Segundo ela, um dos desafios é aumentar os números de vagas das cotas. Hoje 50% das vagas são destinadas a estudantes de escolas públicas, sendo que esse percentual é ainda dividido entre pretos, pardos e indígenas (PPI). Conforme dados do Instituto Brasileiro de Geografia e Estatística (IBGE), a população negra do ES representa 63,3%.
A professora acredita que é preciso desenvolver ações nas escolas públicas com estudantes negras e negros. Para isso, as instituições de ensino superior precisam estar presentes apresentando docentes, intelectuais e artistas negros. “Essa também é uma questão de representatividade, que deve ser levada em consideração”, disse Jacyara, salientando que muitos estudantes do ensino médio desconhecem que a Ufes é pública.
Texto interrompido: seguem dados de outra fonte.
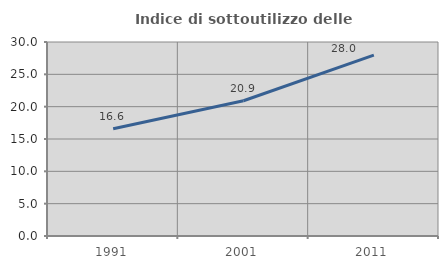
| Category | Indice di sottoutilizzo delle abitazioni  |
|---|---|
| 1991.0 | 16.595 |
| 2001.0 | 20.912 |
| 2011.0 | 27.974 |
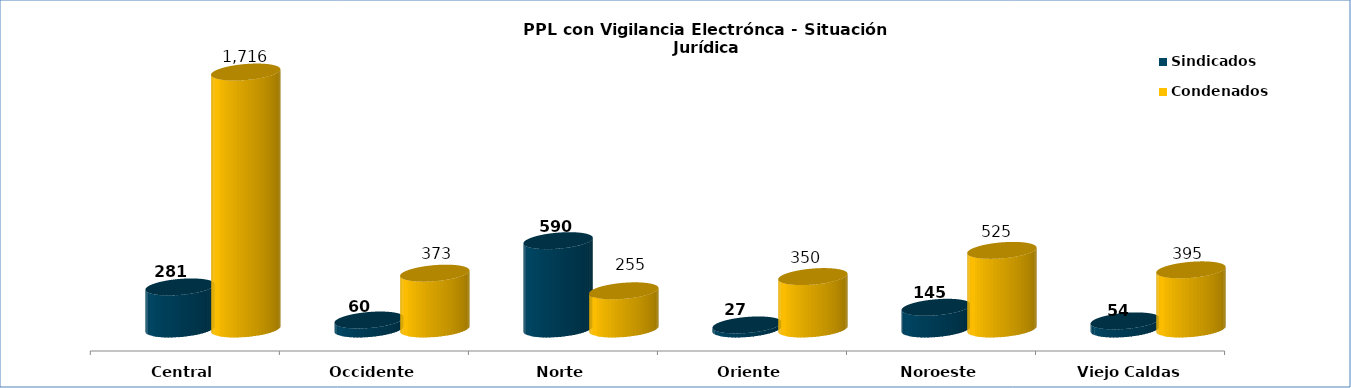
| Category | Sindicados | Condenados |
|---|---|---|
| Central | 281 | 1716 |
| Occidente | 60 | 373 |
| Norte | 590 | 255 |
| Oriente | 27 | 350 |
| Noroeste | 145 | 525 |
| Viejo Caldas | 54 | 395 |
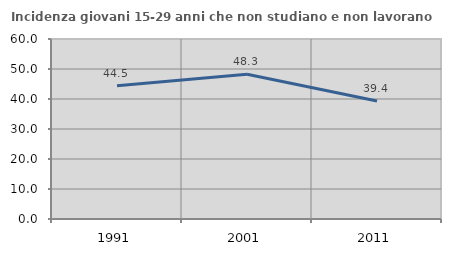
| Category | Incidenza giovani 15-29 anni che non studiano e non lavorano  |
|---|---|
| 1991.0 | 44.456 |
| 2001.0 | 48.271 |
| 2011.0 | 39.359 |
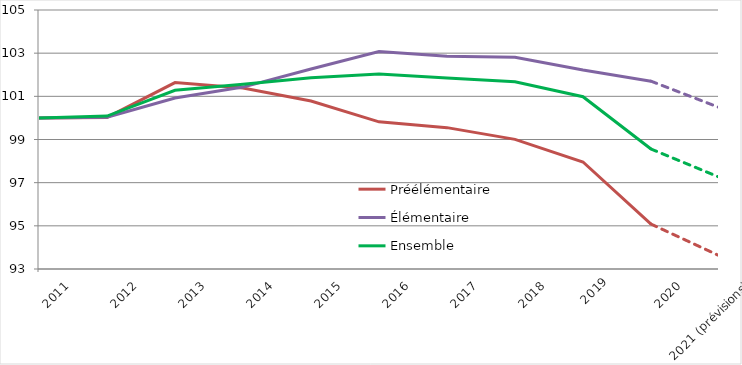
| Category | Préélémentaire | Élémentaire | Ensemble |
|---|---|---|---|
| 2011 | 100 | 100 | 100 |
| 2012 | 100.024 | 100.033 | 100.085 |
| 2013 | 101.638 | 100.921 | 101.283 |
| 2014 | 101.385 | 101.429 | 101.555 |
| 2015 | 100.785 | 102.263 | 101.864 |
| 2016 | 99.819 | 103.074 | 102.039 |
| 2017 | 99.549 | 102.854 | 101.853 |
| 2018 | 99.005 | 102.813 | 101.676 |
| 2019
 | 97.959 | 102.217 | 100.981 |
| 2020 | 95.081 | 101.702 | 98.558 |
| 2021 (prévisions) | 93.622 | 100.487 | 97.26 |
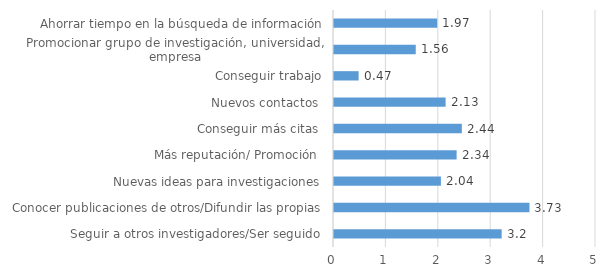
| Category | Series 0 |
|---|---|
| Seguir a otros investigadores/Ser seguido | 3.2 |
| Conocer publicaciones de otros/Difundir las propias | 3.73 |
| Nuevas ideas para investigaciones | 2.04 |
| Más reputación/ Promoción  | 2.34 |
| Conseguir más citas  | 2.44 |
| Nuevos contactos  | 2.13 |
| Conseguir trabajo | 0.47 |
| Promocionar grupo de investigación, universidad, empresa | 1.56 |
| Ahorrar tiempo en la búsqueda de información | 1.97 |
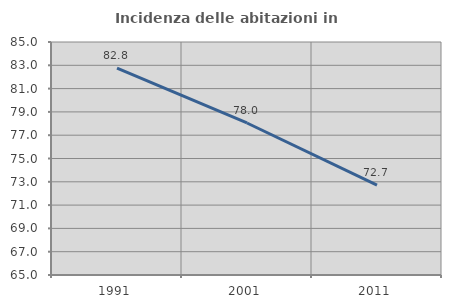
| Category | Incidenza delle abitazioni in proprietà  |
|---|---|
| 1991.0 | 82.755 |
| 2001.0 | 78.048 |
| 2011.0 | 72.707 |
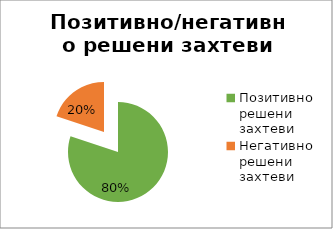
| Category | Series 0 |
|---|---|
| Позитивно решени захтеви | 20499 |
| Негативно решени захтеви | 5104 |
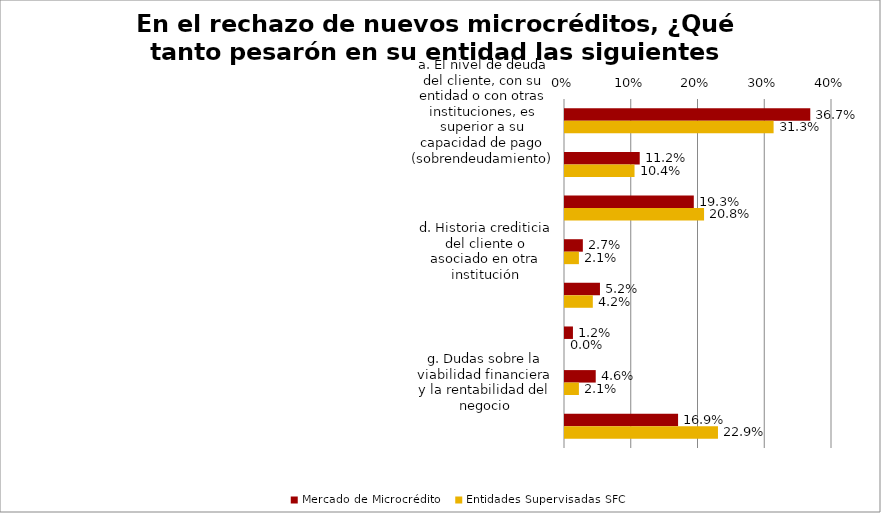
| Category | Mercado de Microcrédito | Entidades Supervisadas SFC |
|---|---|---|
| a. El nivel de deuda del cliente, con su entidad o con otras instituciones, es superior a su capacidad de pago (sobrendeudamiento) | 0.367 | 0.312 |
| b. Crédito con más de tres entidades | 0.112 | 0.104 |
| c. Mala historia crediticia | 0.193 | 0.208 |
| d. Historia crediticia del cliente o asociado en otra institución | 0.027 | 0.021 |
| e. Poco tiempo de creada la microempresa | 0.052 | 0.042 |
| f. Por sector productivo al cual pertenece el aplicante de crédito o del cual deriva sus principales fuentes de ingreso | 0.012 | 0 |
| g. Dudas sobre la viabilidad financiera y la rentabilidad del negocio | 0.046 | 0.021 |
| h. Capacidad de pago del cliente | 0.169 | 0.229 |
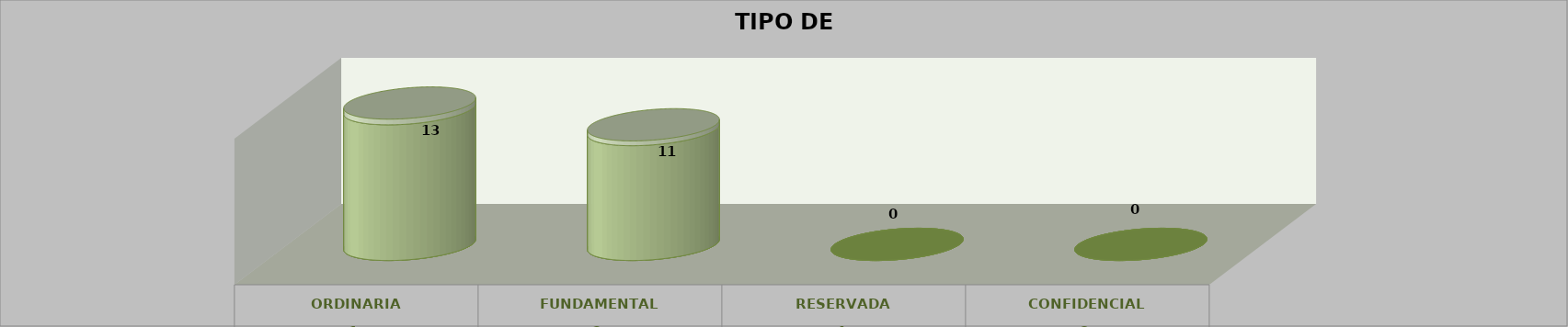
| Category | Series 0 | Series 2 | Series 1 | Series 3 | Series 4 |
|---|---|---|---|---|---|
| 0 |  |  |  | 13 | 0.542 |
| 1 |  |  |  | 11 | 0.458 |
| 2 |  |  |  | 0 | 0 |
| 3 |  |  |  | 0 | 0 |
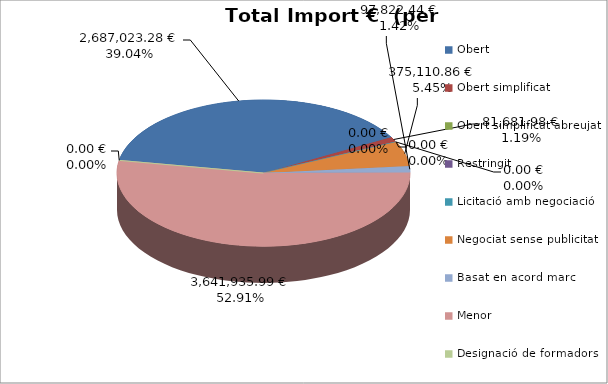
| Category | Total preu              (amb iva) |
|---|---|
| Obert | 2687023.28 |
| Obert simplificat | 81681.98 |
| Obert simplificat abreujat | 0 |
| Restringit | 0 |
| Licitació amb negociació | 0 |
| Negociat sense publicitat | 375110.86 |
| Basat en acord marc | 97822.44 |
| Menor | 3641935.99 |
| Designació de formadors | 0 |

Sistema de cotas para professoras/es. Quando o assunto é docência, negras/os representam apenas 16% dos 62.239 mil professores/as de universidade públicas e privadas do país. Mulheres negras na pós-graduação representam menos de 1%. O número foi levantado pelo Instituto Nacional de Estudos e Pesquisas Educacionais Anísio Teixeira (Inep).
Para Jacyara é preciso que haja cotas raciais para o ingresso de docentes nas universidades. “Historicamente, também temos sido excluídos não só da graduação e pós-graduação, mas das instâncias deliberativas, seja no setor público ou no privado”. Ela ilustra a situação de representatividade local, destacando que há apenas 1 Pró-Reitor negro na Ufes.
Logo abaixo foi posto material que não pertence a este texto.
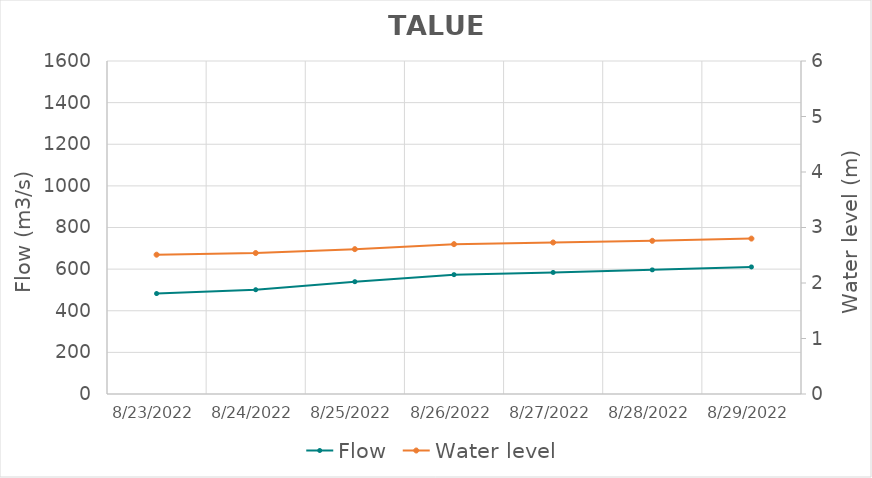
| Category | Flow |
|---|---|
| 4/26/22 | 1550.77 |
| 4/25/22 | 1513.85 |
| 4/24/22 | 1449.65 |
| 4/23/22 | 1390 |
| 4/22/22 | 1337.8 |
| 4/21/22 | 1255.85 |
| 4/20/22 | 1234.26 |
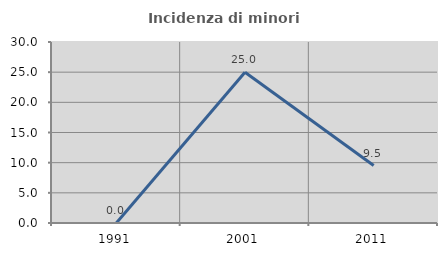
| Category | Incidenza di minori stranieri |
|---|---|
| 1991.0 | 0 |
| 2001.0 | 25 |
| 2011.0 | 9.524 |
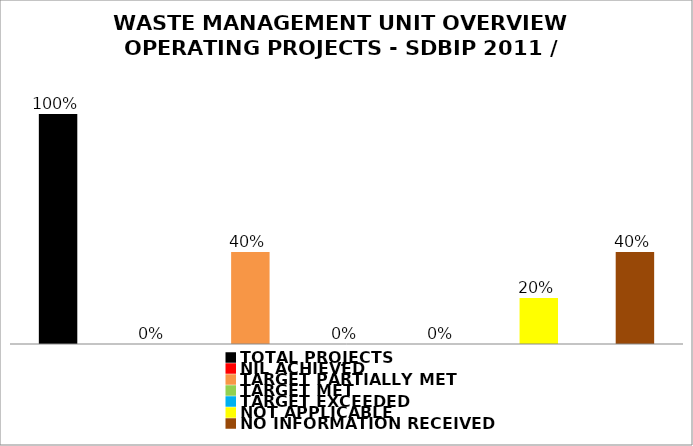
| Category | Series 0 |
|---|---|
| TOTAL PROJECTS | 1 |
| NIL ACHIEVED | 0 |
| TARGET PARTIALLY MET | 0.4 |
| TARGET MET | 0 |
| TARGET EXCEEDED | 0 |
| NOT APPLICABLE | 0.2 |
| NO INFORMATION RECEIVED | 0.4 |
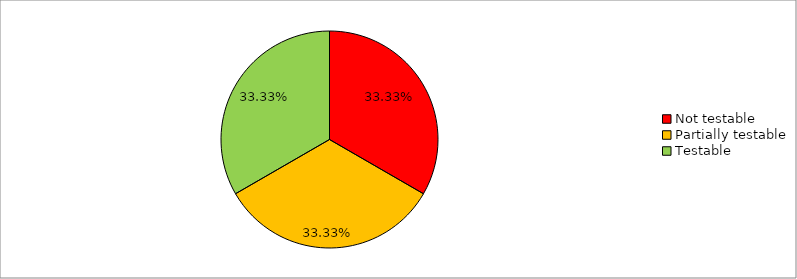
| Category | Series 0 |
|---|---|
| Not testable | 0.333 |
| Partially testable | 0.333 |
| Testable | 0.333 |
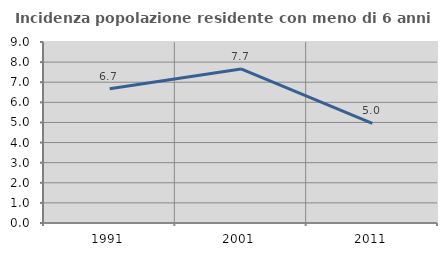
| Category | Incidenza popolazione residente con meno di 6 anni |
|---|---|
| 1991.0 | 6.67 |
| 2001.0 | 7.66 |
| 2011.0 | 4.956 |

Ações afirmativas na pós-graduação. Atualmente, a Ufes oferece 64 programas de pós-graduação em nível de mestrado e de doutorado, dos quais apenas seis adotam reservas de vagas. O mestrado em Artes, por exemplo, oferece 25% de cotas, sendo 50% para estudantes que foram cotistas ou bolsistas integrais na graduação e outros 50% para PPI.
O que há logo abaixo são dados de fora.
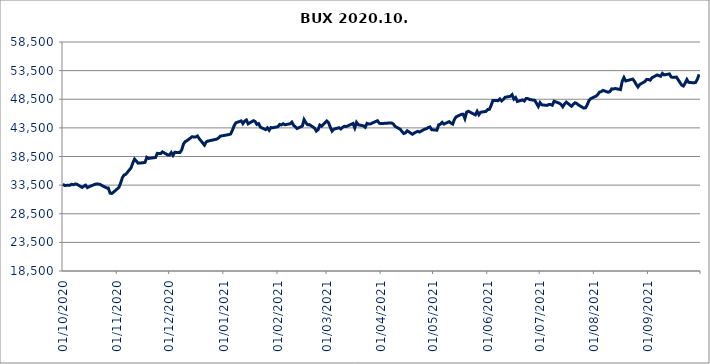
| Category | BUX |
|---|---|
| 01/10/2020 | 33657.71 |
| 02/10/2020 | 33449.84 |
| 05/10/2020 | 33468.11 |
| 06/10/2020 | 33651.55 |
| 07/10/2020 | 33561.05 |
| 08/10/2020 | 33697.94 |
| 09/10/2020 | 33660.44 |
| 12/10/2020 | 33097.01 |
| 13/10/2020 | 33322.71 |
| 14/10/2020 | 33496.67 |
| 15/10/2020 | 33061.27 |
| 16/10/2020 | 33225.15 |
| 19/10/2020 | 33596.79 |
| 20/10/2020 | 33700.78 |
| 21/10/2020 | 33696.73 |
| 22/10/2020 | 33655.1 |
| 26/10/2020 | 33012.62 |
| 27/10/2020 | 32992.69 |
| 28/10/2020 | 32106.78 |
| 29/10/2020 | 32047.68 |
| 30/10/2020 | 32279.17 |
| 02/11/2020 | 33077.55 |
| 03/11/2020 | 33834.43 |
| 04/11/2020 | 34774.72 |
| 05/11/2020 | 35264.98 |
| 06/11/2020 | 35390.44 |
| 09/11/2020 | 36524.01 |
| 10/11/2020 | 37366.63 |
| 11/11/2020 | 38045.8 |
| 12/11/2020 | 37712.82 |
| 13/11/2020 | 37335.1 |
| 16/11/2020 | 37414.6 |
| 17/11/2020 | 37470.5 |
| 18/11/2020 | 38361.82 |
| 19/11/2020 | 38163.61 |
| 20/11/2020 | 38204.67 |
| 23/11/2020 | 38319.06 |
| 24/11/2020 | 39046.5 |
| 25/11/2020 | 39035.1 |
| 26/11/2020 | 39023.56 |
| 27/11/2020 | 39308.9 |
| 30/11/2020 | 38782.16 |
| 01/12/2020 | 38751.98 |
| 02/12/2020 | 39191.11 |
| 03/12/2020 | 38705.12 |
| 04/12/2020 | 39227.87 |
| 07/12/2020 | 39198.31 |
| 08/12/2020 | 39655.97 |
| 09/12/2020 | 40675.89 |
| 10/12/2020 | 41103.01 |
| 11/12/2020 | 41263.67 |
| 14/12/2020 | 41967.89 |
| 15/12/2020 | 41894.09 |
| 16/12/2020 | 41911.27 |
| 17/12/2020 | 42088.03 |
| 18/12/2020 | 41614.92 |
| 21/12/2020 | 40483.17 |
| 22/12/2020 | 41049.52 |
| 23/12/2020 | 41197.14 |
| 28/12/2020 | 41528.44 |
| 29/12/2020 | 41733.11 |
| 30/12/2020 | 42047.586 |
| 04/01/2021 | 42333.48 |
| 05/01/2021 | 42434.3 |
| 06/01/2021 | 43085.06 |
| 07/01/2021 | 43900.7 |
| 08/01/2021 | 44393.21 |
| 11/01/2021 | 44715.79 |
| 12/01/2021 | 44246.56 |
| 13/01/2021 | 44684.36 |
| 14/01/2021 | 44876.42 |
| 15/01/2021 | 44204.45 |
| 18/01/2021 | 44755.59 |
| 19/01/2021 | 44610 |
| 20/01/2021 | 44103.4 |
| 21/01/2021 | 44250.43 |
| 22/01/2021 | 43630.22 |
| 25/01/2021 | 43188.94 |
| 26/01/2021 | 43507.13 |
| 27/01/2021 | 43077.24 |
| 28/01/2021 | 43552.04 |
| 29/01/2021 | 43517.12 |
| 01/02/2021 | 43703.87 |
| 02/02/2021 | 44101.05 |
| 03/02/2021 | 44016.29 |
| 04/02/2021 | 44226.34 |
| 05/02/2021 | 44045.26 |
| 08/02/2021 | 44215.97 |
| 09/02/2021 | 44511.16 |
| 10/02/2021 | 43950.78 |
| 11/02/2021 | 43676.69 |
| 12/02/2021 | 43389.33 |
| 15/02/2021 | 43823.57 |
| 16/02/2021 | 44941.65 |
| 17/02/2021 | 44416.15 |
| 18/02/2021 | 44046.56 |
| 19/02/2021 | 44069.31 |
| 22/02/2021 | 43457.15 |
| 23/02/2021 | 42945.11 |
| 24/02/2021 | 43183.45 |
| 25/02/2021 | 43999.47 |
| 26/02/2021 | 43790.17 |
| 01/03/2021 | 44710.25 |
| 02/03/2021 | 44402.33 |
| 03/03/2021 | 43595.22 |
| 04/03/2021 | 42932.61 |
| 05/03/2021 | 43269 |
| 08/03/2021 | 43540.36 |
| 09/03/2021 | 43312.66 |
| 10/03/2021 | 43579.39 |
| 11/03/2021 | 43784.89 |
| 12/03/2021 | 43711.84 |
| 16/03/2021 | 44268.77 |
| 17/03/2021 | 43504.47 |
| 18/03/2021 | 44465.75 |
| 19/03/2021 | 44042.12 |
| 22/03/2021 | 43851.96 |
| 23/03/2021 | 43603.02 |
| 24/03/2021 | 44290.24 |
| 25/03/2021 | 44168.81 |
| 26/03/2021 | 44201.25 |
| 29/03/2021 | 44617.73 |
| 30/03/2021 | 44746.76 |
| 31/03/2021 | 44326.18 |
| 01/04/2021 | 44242.93 |
| 06/04/2021 | 44357.86 |
| 07/04/2021 | 44357.64 |
| 08/04/2021 | 44194.16 |
| 09/04/2021 | 43775.41 |
| 12/04/2021 | 43267.25 |
| 13/04/2021 | 42865.63 |
| 14/04/2021 | 42514.94 |
| 15/04/2021 | 42626.71 |
| 16/04/2021 | 42997.61 |
| 19/04/2021 | 42388.09 |
| 20/04/2021 | 42597.26 |
| 21/04/2021 | 42753.6 |
| 22/04/2021 | 42906.48 |
| 23/04/2021 | 42772.95 |
| 26/04/2021 | 43281.61 |
| 27/04/2021 | 43357.19 |
| 28/04/2021 | 43549.43 |
| 29/04/2021 | 43665.42 |
| 30/04/2021 | 43183.2 |
| 03/05/2021 | 43093.89 |
| 04/05/2021 | 44036.18 |
| 05/05/2021 | 44142.7 |
| 06/05/2021 | 44472.71 |
| 07/05/2021 | 44164.37 |
| 10/05/2021 | 44587.59 |
| 11/05/2021 | 44350.67 |
| 12/05/2021 | 44160.71 |
| 13/05/2021 | 44974.08 |
| 14/05/2021 | 45429.12 |
| 17/05/2021 | 45862.01 |
| 18/05/2021 | 45891.45 |
| 19/05/2021 | 45128.56 |
| 20/05/2021 | 46261.37 |
| 21/05/2021 | 46396.87 |
| 25/05/2021 | 45765.15 |
| 26/05/2021 | 46379.32 |
| 27/05/2021 | 45802.61 |
| 28/05/2021 | 46233.29 |
| 31/05/2021 | 46371.02 |
| 01/06/2021 | 46699.74 |
| 02/06/2021 | 46736.89 |
| 03/06/2021 | 47422.77 |
| 04/06/2021 | 48282.14 |
| 07/06/2021 | 48255.9 |
| 08/06/2021 | 48546.45 |
| 09/06/2021 | 48206.56 |
| 10/06/2021 | 48475.07 |
| 11/06/2021 | 48845.84 |
| 14/06/2021 | 49015.24 |
| 15/06/2021 | 49299.48 |
| 16/06/2021 | 48525.74 |
| 17/06/2021 | 48795.68 |
| 18/06/2021 | 48117.72 |
| 21/06/2021 | 48379.62 |
| 22/06/2021 | 48193.16 |
| 23/06/2021 | 48624.32 |
| 24/06/2021 | 48610.4 |
| 25/06/2021 | 48461.47 |
| 28/06/2021 | 48301.62 |
| 29/06/2021 | 47759.62 |
| 30/06/2021 | 47238.09 |
| 01/07/2021 | 47908.81 |
| 02/07/2021 | 47520.42 |
| 05/07/2021 | 47423.61 |
| 06/07/2021 | 47592.47 |
| 07/07/2021 | 47574.37 |
| 08/07/2021 | 47452.73 |
| 09/07/2021 | 48157.57 |
| 12/07/2021 | 47804.26 |
| 13/07/2021 | 47592.34 |
| 14/07/2021 | 47184.6 |
| 15/07/2021 | 47677.82 |
| 16/07/2021 | 48003.25 |
| 19/07/2021 | 47268.49 |
| 20/07/2021 | 47622.68 |
| 21/07/2021 | 47882.56 |
| 22/07/2021 | 47756.88 |
| 23/07/2021 | 47491.69 |
| 26/07/2021 | 46952.76 |
| 27/07/2021 | 47002.77 |
| 28/07/2021 | 47527.53 |
| 29/07/2021 | 48286.06 |
| 30/07/2021 | 48610.95 |
| 02/08/2021 | 49041.18 |
| 03/08/2021 | 49315.61 |
| 04/08/2021 | 49745.57 |
| 05/08/2021 | 49830.28 |
| 06/08/2021 | 50050.88 |
| 09/08/2021 | 49721.84 |
| 10/08/2021 | 49849.71 |
| 11/08/2021 | 50317.1 |
| 12/08/2021 | 50289.64 |
| 13/08/2021 | 50378.65 |
| 16/08/2021 | 50183.56 |
| 17/08/2021 | 51626.62 |
| 18/08/2021 | 52288.87 |
| 19/08/2021 | 51696.55 |
| 23/08/2021 | 52023.19 |
| 24/08/2021 | 51633.85 |
| 25/08/2021 | 51093.8 |
| 26/08/2021 | 50640.51 |
| 27/08/2021 | 51068.8 |
| 30/08/2021 | 51602.58 |
| 31/08/2021 | 51969.67 |
| 01/09/2021 | 51946.96 |
| 02/09/2021 | 51830.24 |
| 03/09/2021 | 52255.11 |
| 06/09/2021 | 52743.09 |
| 07/09/2021 | 52623.96 |
| 08/09/2021 | 52514.94 |
| 09/09/2021 | 53015.67 |
| 10/09/2021 | 52755.68 |
| 13/09/2021 | 52922.72 |
| 14/09/2021 | 52392.39 |
| 15/09/2021 | 52317.91 |
| 16/09/2021 | 52331.31 |
| 17/09/2021 | 52376.91 |
| 20/09/2021 | 50982.15 |
| 21/09/2021 | 50815.56 |
| 22/09/2021 | 51298.14 |
| 23/09/2021 | 51946.86 |
| 24/09/2021 | 51453.71 |
| 27/09/2021 | 51365.99 |
| 28/09/2021 | 51446.2 |
| 29/09/2021 | 52004.6 |
| 30/09/2021 | 52854.65 |

Os cursos de mestrado e de doutorado em Ciências Sociais destinam 25% para cotas PPI e 10% para pessoas trans. Outros programas que oferecem reservas para ações afirmativas são Psicologia Institucional, Política Social e Educação (mestrado profissional). Apesar dos avanços, não há uma política institucionalizada por parte da universidade.
Ensino da África e o racismo estrutural. Ainda que a lei 10.639, sancionada em 2003, traga a obrigatoriedade de história e cultura afro-brasileira dentro das disciplinas desde ensino fundamental até o superior, a implementação dessa discussão ainda é insatisfatória.
“A iniciativa é importante como fruto das nossas lutas, mas boa parte das/os professoras/es não têm formação antirracista e os conteúdos incorporados não contam com autores negros que discutem a própria formação social e o racismo na sociedade”, lembra Maria Helena Elpídio, professora do Departamento do Serviço Social, do Centro de Ciências Jurídicas e econômicas (CCJE).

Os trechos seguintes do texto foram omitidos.